Dicen los expertos en la materia que reírse a pleno pulmón, con el añadido de sonoras carcajadas, es una acción saludable que beneficia y tonifica el espíritu, amén de favorecer el riego cardiovascular a base de eliminar toxinas que retroalimentan el stress acumulado. Sin embargo, los mismos expertos afirman que, por el contrario, aguantar y contener una espontánea y rebelde risa puede provocar riesgos imprevisibles, ya que el organismo es sometido a una dubitativa contradicción, entre el deseo y el censurado rechazo. Debe ser algo parecido a cuando uno, en un estrafalario intento de prolongar los momentos más íntimamente sublimes, intenta contener el inevitable desbordamiento del polen de la vida, a veces con resultados más que lamentables. Pues bien, de esta incontinencia (la referida a los ataques de risa que parecen darse en los momentos más inoportunos) quería yo referirme, puesto que, a lo largo de mi vida he adolecido de la mala virtud de sobreponerme a un traicionero ataque de risa en muchas situaciones donde la ocasión no era precisamente la más propicia para semejante exhibición de improvisada e inexplicable alegría.

 Es por ello que, debido a esta puntual incontinencia, mi presencia en funerales y velatorios no suele ser muy habitual, como consecuencia de que en tal tesitura me sobrevienen diabólicos ataques de risa que a duras penas puedo contener.
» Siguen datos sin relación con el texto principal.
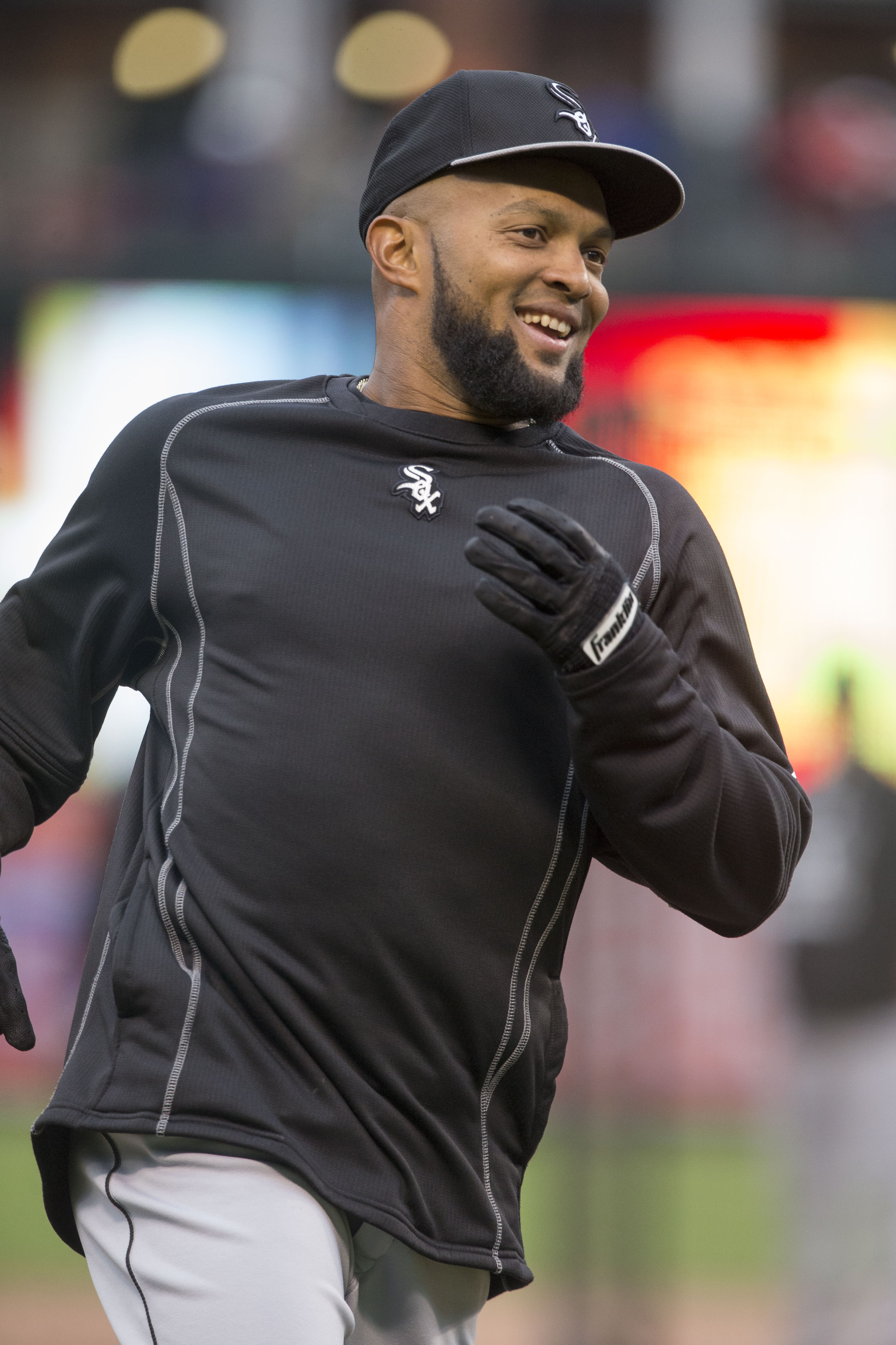 Emilio Bonifacio
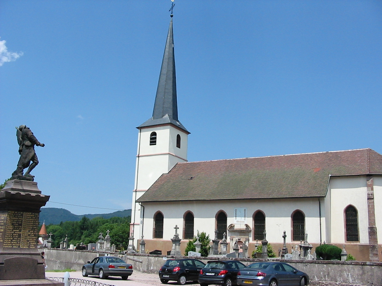 L'église de Taintrux et le monument aux morts.
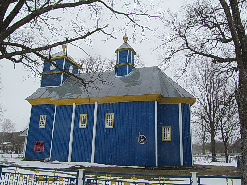 Пишите здесь
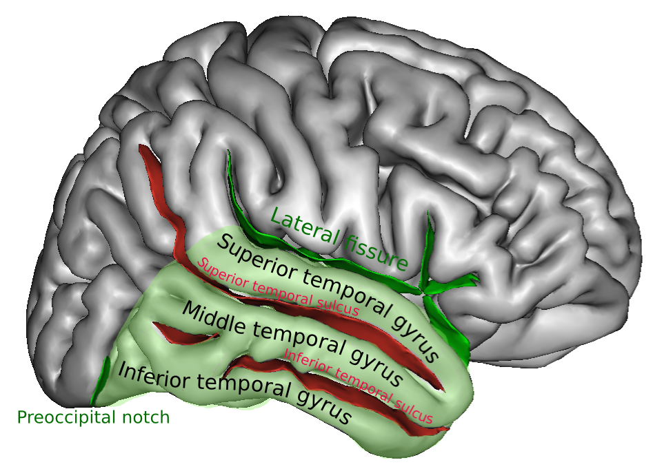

Basta que me fije en alguna anomalía para que, contra toda mi voluntad, el ataque se geste de la peor manera posible. Recuerdo el proceso de incineración de mi difunto (obviamente) padre, cuando la encargada del procedimiento público confundió en la mesa de mando la tecla de las luces con la de la música ambiental, y luego con la de las cortinillas que escoltaban el féretro… Hube de abandonar la recogida sala simulando un repentino golpe de tos. O aquel velatorio en un pueblo, cuando la brisa que entraba por la ventana provocó la ligera oscilación de la corbata del fallecido… Bueno en esta ocasión hubo un cómplice que coadyuvó a que la situación, desgraciada de por sí, empeorara aún más. Y, claro, uno va cubriéndose de una más que dudosa fama para ser «invitado» a este tipo de eventos, con la cuestionabilidad social que ello conlleva. Además, reconozco que esos incontrolados brotes de risa también pueden originarse en un ascensor, una sala de espera o en el autobús. Consultados mis más íntimos sobre este peculiar defecto, me indican que es producto de un infantilismo no superado con mezcla de algún trauma de juventud. Dada mi edad, esas explicaciones no acaban por convencerme y además me marginan por considerarme que soy yo el único bicho raro al que le ocurren estas comprometidas situaciones.

 Por lo tanto, solicito de todo aquel que pueda leer este escrito su opinión al respecto y, en la medida de lo posible, su remedio para tal menester, si es que lo hubiere. No quisiera que volviera a sucederme lo acontecido hace años en una trascendental entrevista de trabajo, cuando, observando la cara de gilipollas del entrevistador de turno… Me confortaría saber que no soy un caso exclusivo de semejante alteración psicológica. Aunque, bueno, siempre será mejor que me de por reír antes que por llorar u otras cosas todavía peores.